# Intersection of Subsemigroups

## Theorem

Let $\left({S, \circ}\right)$ be a semigroup.

Let $\left({T_1, \circ}\right)$ and $\left({T_2, \circ}\right)$ be subsemigroups of $\left({S, \circ}\right)$.

Then the intersection of $\left({T_1, \circ}\right)$ and $\left({T_2, \circ}\right)$ is itself a subsemigroup of that $\left({S, \circ}\right)$.

If $\left({T, \circ}\right)$ is that intersection of $\left({T_1, \circ}\right)$ and $\left({T_2, \circ}\right)$, it follows that $\left({T, \circ}\right)$ is also a subsemigroup of both $\left({T_1, \circ}\right)$ and $\left({T_2, \circ}\right)$.

### General Result

Let $\mathbb S$ be a set of subsemigroups of $\left({S, \circ}\right)$, where $\mathbb S \ne \varnothing$.

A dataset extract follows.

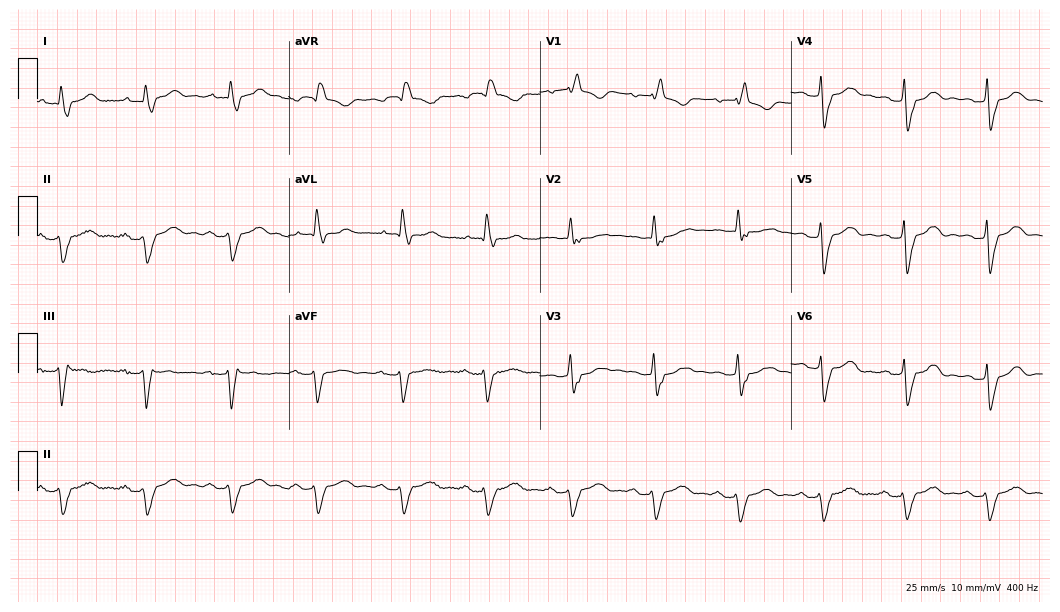
Resting 12-lead electrocardiogram (10.2-second recording at 400 Hz). Patient: a male, 84 years old. The tracing shows first-degree AV block, left bundle branch block.

Then the intersection $\bigcap \mathbb S$ of the members of $\mathbb S$ is itself a subsemigroup of $\left({S, \circ}\right)$.

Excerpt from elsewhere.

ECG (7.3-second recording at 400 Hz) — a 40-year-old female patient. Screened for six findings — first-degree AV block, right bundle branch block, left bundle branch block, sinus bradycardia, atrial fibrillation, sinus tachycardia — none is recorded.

Also, $\bigcap \mathbb S$ is the largest subsemigroup of $\left({S, \circ}\right)$ contained in each member of $\mathbb S$.

## Proof

Let $T = T_1 \cap T_2$ where $T_1, T_2$ are subsemigroups of $\left({S, \circ}\right)$. Then:

\(\displaystyle \) | \(\) | \(\displaystyle a, b \in T\) | |||||||||||

\(\displaystyle \) | \(\implies\) | \(\displaystyle a, b \in T_1 \land a, b \in T_2\) | Definition of Set Intersection | ||||||||||

\(\displaystyle \) | \(\implies\) | \(\displaystyle a \circ b \in T_1 \land a \circ b \in T_2\) | Subsemigroups are closed | ||||||||||

\(\displaystyle \) | \(\implies\) | \(\displaystyle a \circ b \in T\) | Definition of Set Intersection |

Thus $\left({T, \circ}\right)$ is closed, and is therefore a semigroup from the Subsemigroup Closure Test.

$\blacksquare$

The other results follow from this and Intersection is Subset.